# Springfield 5.25 Tactical 9mm Review and Range Test



## TrapperTrent

:smt071I am a new proud owner of one of the Springfield XDM 5.25 Tactical 9mm pistols. As all of you Springfield guys know the gun comes with 3 19 round magazines, a match grade barrel, adjustable rear sight, 2 extra grip back straps, nice case, holster, dual magazine holder, magazine loader, cleaning brush, lock, and extra replacement florescent green fibers for the front sight. I had mixed feelings about trading my XD40 tactical for this gun because I have always shot the 40 very well.
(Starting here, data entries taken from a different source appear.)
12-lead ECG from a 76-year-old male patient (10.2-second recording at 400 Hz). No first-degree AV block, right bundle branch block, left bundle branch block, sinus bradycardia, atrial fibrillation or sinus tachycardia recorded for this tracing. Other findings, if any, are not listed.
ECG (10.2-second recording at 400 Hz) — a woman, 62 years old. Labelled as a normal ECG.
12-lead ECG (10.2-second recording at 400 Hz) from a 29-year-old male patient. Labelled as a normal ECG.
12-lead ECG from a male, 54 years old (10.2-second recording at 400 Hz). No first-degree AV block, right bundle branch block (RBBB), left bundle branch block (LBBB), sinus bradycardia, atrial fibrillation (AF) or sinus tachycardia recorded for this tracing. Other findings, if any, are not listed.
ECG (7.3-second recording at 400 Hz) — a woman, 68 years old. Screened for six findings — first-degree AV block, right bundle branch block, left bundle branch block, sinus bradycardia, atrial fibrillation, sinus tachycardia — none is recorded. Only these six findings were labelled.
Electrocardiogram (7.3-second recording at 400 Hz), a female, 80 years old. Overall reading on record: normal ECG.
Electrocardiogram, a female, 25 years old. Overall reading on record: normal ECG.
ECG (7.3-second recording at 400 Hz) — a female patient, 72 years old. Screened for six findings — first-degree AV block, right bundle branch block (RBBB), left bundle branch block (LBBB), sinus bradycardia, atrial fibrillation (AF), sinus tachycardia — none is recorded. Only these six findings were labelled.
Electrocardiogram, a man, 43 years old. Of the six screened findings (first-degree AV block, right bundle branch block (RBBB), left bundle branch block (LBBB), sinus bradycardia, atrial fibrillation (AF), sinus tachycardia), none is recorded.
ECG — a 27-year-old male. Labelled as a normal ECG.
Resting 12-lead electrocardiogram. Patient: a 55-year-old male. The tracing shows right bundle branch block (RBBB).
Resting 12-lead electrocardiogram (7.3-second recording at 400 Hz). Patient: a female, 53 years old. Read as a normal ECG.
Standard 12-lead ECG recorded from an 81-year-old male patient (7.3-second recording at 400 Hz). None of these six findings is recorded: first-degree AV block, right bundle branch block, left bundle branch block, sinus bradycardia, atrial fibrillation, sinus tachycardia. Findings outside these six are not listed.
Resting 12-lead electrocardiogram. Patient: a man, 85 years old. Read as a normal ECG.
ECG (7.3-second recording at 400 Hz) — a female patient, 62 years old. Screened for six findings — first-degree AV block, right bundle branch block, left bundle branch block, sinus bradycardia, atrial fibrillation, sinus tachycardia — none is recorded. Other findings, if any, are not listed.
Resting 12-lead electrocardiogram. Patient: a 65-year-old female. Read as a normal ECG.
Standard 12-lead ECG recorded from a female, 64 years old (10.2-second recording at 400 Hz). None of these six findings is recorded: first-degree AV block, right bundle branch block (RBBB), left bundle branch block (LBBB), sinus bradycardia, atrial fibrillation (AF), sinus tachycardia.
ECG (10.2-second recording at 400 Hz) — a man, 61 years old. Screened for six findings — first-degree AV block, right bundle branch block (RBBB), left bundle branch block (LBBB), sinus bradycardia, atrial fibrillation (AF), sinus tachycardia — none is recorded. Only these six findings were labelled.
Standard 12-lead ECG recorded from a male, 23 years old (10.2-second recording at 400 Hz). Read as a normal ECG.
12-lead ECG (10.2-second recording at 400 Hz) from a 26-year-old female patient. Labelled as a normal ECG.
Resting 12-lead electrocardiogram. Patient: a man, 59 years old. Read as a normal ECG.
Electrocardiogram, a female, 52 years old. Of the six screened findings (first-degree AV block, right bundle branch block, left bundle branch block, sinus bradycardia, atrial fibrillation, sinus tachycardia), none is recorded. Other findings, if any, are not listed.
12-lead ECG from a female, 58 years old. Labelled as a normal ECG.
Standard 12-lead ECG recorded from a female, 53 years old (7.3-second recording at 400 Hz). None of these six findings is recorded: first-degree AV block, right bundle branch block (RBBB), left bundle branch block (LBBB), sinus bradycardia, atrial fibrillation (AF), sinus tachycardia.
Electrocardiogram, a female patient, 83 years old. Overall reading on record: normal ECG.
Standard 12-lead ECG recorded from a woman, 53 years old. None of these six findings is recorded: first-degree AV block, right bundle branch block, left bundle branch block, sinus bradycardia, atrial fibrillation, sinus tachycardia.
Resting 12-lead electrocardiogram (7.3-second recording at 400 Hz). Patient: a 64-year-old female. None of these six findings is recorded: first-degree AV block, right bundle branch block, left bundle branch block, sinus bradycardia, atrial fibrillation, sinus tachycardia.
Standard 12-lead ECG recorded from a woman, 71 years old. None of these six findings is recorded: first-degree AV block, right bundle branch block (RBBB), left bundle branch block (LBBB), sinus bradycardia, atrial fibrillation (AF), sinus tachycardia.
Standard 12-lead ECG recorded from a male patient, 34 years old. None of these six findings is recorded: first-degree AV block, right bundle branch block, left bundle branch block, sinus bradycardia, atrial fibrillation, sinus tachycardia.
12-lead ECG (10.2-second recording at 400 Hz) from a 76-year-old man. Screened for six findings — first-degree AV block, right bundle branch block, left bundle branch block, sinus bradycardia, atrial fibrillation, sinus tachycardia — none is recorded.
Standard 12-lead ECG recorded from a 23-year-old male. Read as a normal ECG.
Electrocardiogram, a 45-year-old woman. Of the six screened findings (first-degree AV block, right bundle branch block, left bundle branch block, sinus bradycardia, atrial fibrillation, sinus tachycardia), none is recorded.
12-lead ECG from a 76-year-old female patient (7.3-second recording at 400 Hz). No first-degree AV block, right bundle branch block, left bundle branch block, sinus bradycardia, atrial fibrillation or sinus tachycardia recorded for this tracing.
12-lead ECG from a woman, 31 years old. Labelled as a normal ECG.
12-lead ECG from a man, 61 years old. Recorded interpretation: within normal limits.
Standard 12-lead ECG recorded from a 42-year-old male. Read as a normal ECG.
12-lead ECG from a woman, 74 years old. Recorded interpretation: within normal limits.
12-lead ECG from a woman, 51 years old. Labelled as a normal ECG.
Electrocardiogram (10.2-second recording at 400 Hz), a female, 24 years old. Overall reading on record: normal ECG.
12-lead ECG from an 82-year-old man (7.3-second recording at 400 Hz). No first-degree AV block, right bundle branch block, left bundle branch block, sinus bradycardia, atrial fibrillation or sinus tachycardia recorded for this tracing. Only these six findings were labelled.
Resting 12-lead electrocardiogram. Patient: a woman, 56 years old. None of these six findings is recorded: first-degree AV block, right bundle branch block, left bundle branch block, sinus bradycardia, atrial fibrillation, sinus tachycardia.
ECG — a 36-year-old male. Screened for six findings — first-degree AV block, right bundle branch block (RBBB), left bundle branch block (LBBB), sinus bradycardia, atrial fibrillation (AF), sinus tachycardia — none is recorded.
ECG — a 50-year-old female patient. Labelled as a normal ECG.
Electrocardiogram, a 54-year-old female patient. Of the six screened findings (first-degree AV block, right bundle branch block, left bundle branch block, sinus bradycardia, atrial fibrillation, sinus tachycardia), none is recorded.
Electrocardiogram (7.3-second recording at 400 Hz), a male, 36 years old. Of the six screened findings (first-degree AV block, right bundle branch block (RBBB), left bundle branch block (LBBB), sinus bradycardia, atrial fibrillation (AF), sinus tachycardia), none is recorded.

I would have to say I could shoot it as well as any gun including my tricked out Glocks and Sigs with custom triggers and even my Kimber 1911's, and Les Baer 1911. The XDM 5.25 tactical had big pants to fill, and after my first trip to the range it is living up to it's hype.

First I have to say that there is no discernable difference between the trigger weight, travel, and reset from any of my other XD guns and I think Springfield might have been well served to have spent a little time on the trigger. I hear lots of comments on the forum about not liking the trigger in the XD but I can tell you that I have learned to shoot this gun as fast and as well as anything else I own so I think of this as nothing more that it is just a matter of preference because only but a few elite competitive shooters will ever reach the full potential of any gun anyway so I take most trigger comments with a grain of salt. If you accept the guns limitations, spend enough time at the range shooting, and approach with an open mind, any gun can be shot well. If it can't be shot well or was not dependable I would sell it. Heck, I even shoot my P3AT KelTec and S&W Bodyguard 380 well and they have the longest heavy triggers that I have ever shot. The little 380's have limitations and are not 25-yard tight group guns, and with a 2.5 to 3-inch barrel you can't expect them to be either.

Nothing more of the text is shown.